Primary Submission Category: Randomized Studies
Efficient Design-based Inference for Stepped Wedge Designs
Authors: Fan Xia, James Hughes, Patrick Heagerty, Gary Chan, Emily Voldal, Avi Kenny,
Presenting Author: Fan Xia*
Stepped wedge designs (SWD) are a type of cluster randomized trial used to evaluate new interventions on clusters like clinics and communities. In typical SWDs, all clusters start in the control group, crossover to the intervention group at randomized times, and remain until the trial ends. The unique trial structure introduces challenges due to temporal confounding and opportunities through randomized crossovers, demanding a balanced approach to optimize data use for both robustness and efficiency. Linear mixed models (LMMs), common in SWDs, require restrictive modeling assumptions. Nonparametric methods are less assumption-heavy but often lack efficiency. Following the intuition that vertical comparisons within time points can help establish robustness, and horizontal comparisons between time points can increase power, we propose an estimator based on the semiparametric efficiency theory for clustered data. The proposed estimator is robust to misspecification in the outcome model (e.g. mis-specified temporal trend) and the covariance matrix.

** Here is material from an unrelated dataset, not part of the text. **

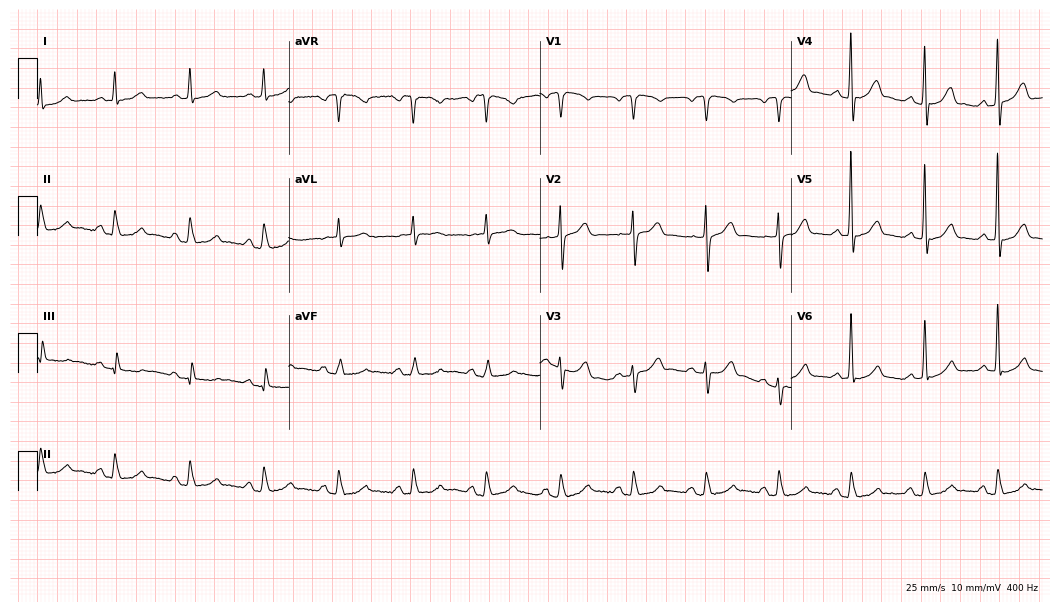
12-lead ECG from a male patient, 58 years old. Screened for six findings — first-degree AV block, right bundle branch block (RBBB), left bundle branch block (LBBB), sinus bradycardia, atrial fibrillation (AF), sinus tachycardia — none is recorded.
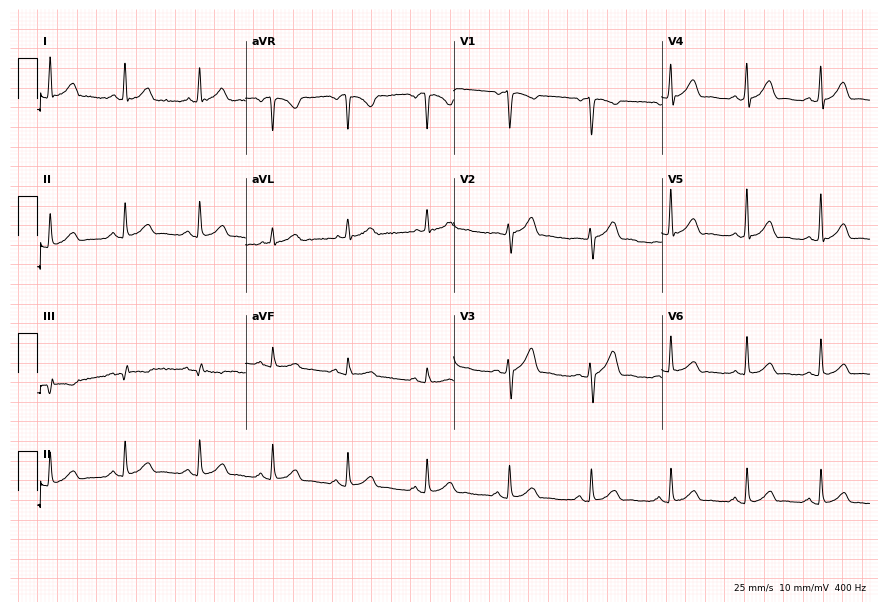
12-lead ECG from a 42-year-old male. No first-degree AV block, right bundle branch block, left bundle branch block, sinus bradycardia, atrial fibrillation or sinus tachycardia recorded for this tracing. Findings outside these six are not listed.

Moreover, it is semiparametrically efficient when both are correctly specified. For inference, we propose both a sandwich-type variance estimator and a conservative plug-in estimator from exact variance enhanced with a leave-one-out correction for finite sample bias, given the typically small number of clusters in SWDs. Additionally, an unbiased estimator is introduced to further correct bias in the conservative estimator.